At these follow-up appointments, the doctor may ask questions to see if a person has any neurological symptoms, and they may perform physical tests to rule this out.

However, there are no standard guidelines to instruct doctors on how to monitor or treat RIS. This means the frequency of these appointments may vary depending on location.

Risk reduction

In some people with RIS, doctors may recommend making dietary or lifestyle changes that could reduce their risk of developing MS. This could include taking vitamin D supplements in those with a deficiency, as this may elevate the risk of MS.

They may also recommend stopping smoking, if relevant. Smoking has links to a higher risk of MS and a more aggressive disease course for those who do develop the condition.

MS treatment

Some doctors may consider starting people with RIS on MS treatment if they are at high risk of conversion to MS. This could include people who:

  • are younger in age
  • have a family history of MS
  • have lesions in the cervical or thoracic spinal cord
  • have biomarkers for MS in their blood or spinal fluid

However, MS treatments have significant risks, and there is a chance people could undergo treatment unnecessarily.

As a result, many doctors will avoid treating RIS unless the risk is high, a person develops symptoms, or they find new biomarkers suggesting a person has inflammation in follow-up appointments.

The outlook for those with RIS is often uncertain. Some people may go on to develop MS, but some will not. How quickly this occurs, if it happens at all, can vary widely.
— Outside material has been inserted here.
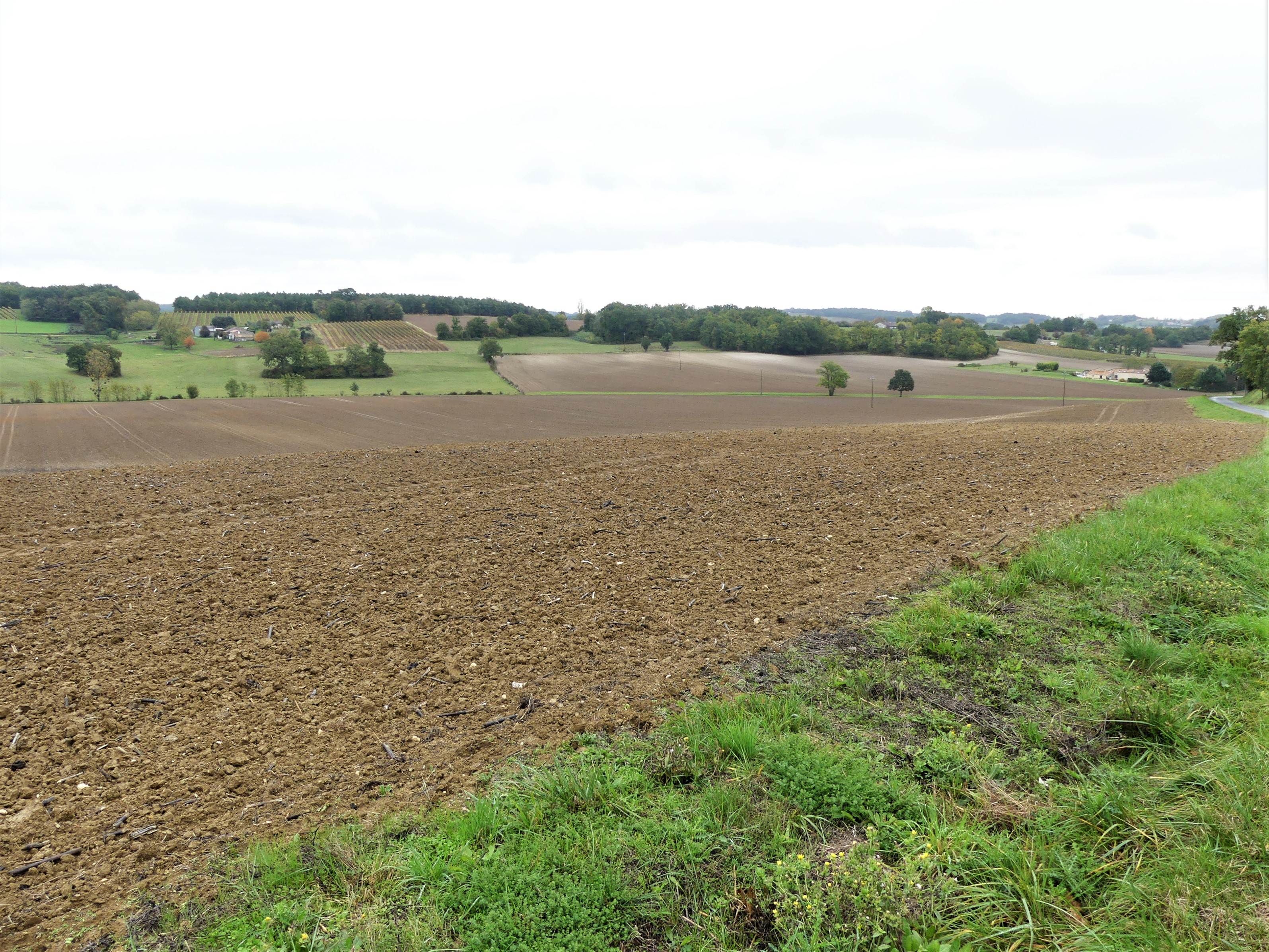 Le vallon de l'Escalette au nord-ouest du lieu-dit Peynau, Sainte-Eulalie-d'Eymet, Dordogne, France.

According to a 2023 article in The Lancet, previous data suggests that around half of people with RIS will develop MS in the next 10 years.

At present, there is no data on the life expectancy of people with RIS versus the rest of the population. The outlook for those with MS depends on which type of MS a person gets, along with other factors.
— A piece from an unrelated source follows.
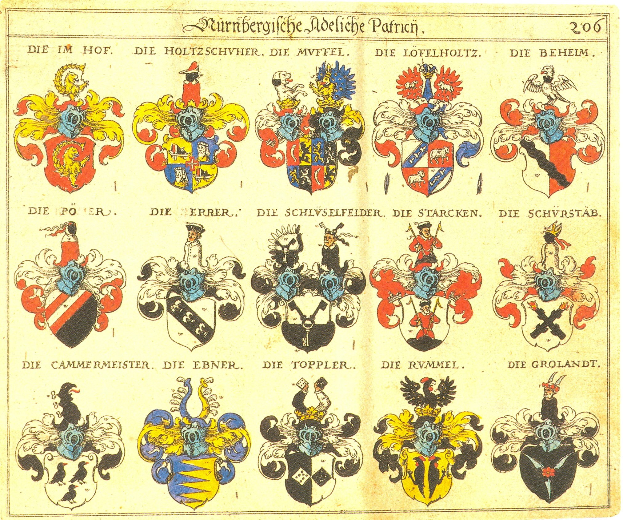 Johann Siebmacher: New Wappenbuch eingescannt aus: Horst Appuhn (Hrsg.), Johann Siebmachers Wappenbuch. Die bibliophilen Taschenbücher 538, 2. verb. Aufl , Dortmund 1989 Patrizier und Adel Nürnberg Blatt 206

MS is not a curable disease, but some treatments can help slow its progression and reduce the number of attacks. There are also medications and therapies to help people manage the symptoms, such as physical therapy to aid in balance and walking.

Learn more about life expectancy for people with MS.

People with radiologically isolated syndrome (RIS) have white matter lesions in their brain or spinal cord that resemble MS lesions, but they have no history of neurological symptoms. Doctors may find these lesions via an MRI scan for other conditions.

Many people with RIS never develop MS. However, they can be at a higher risk of the condition than others. Doctors may monitor people with RIS over time to check for symptoms. Sometimes, doctors recommend that those at high risk undergo early MS treatment, but this is an area researchers are still learning about.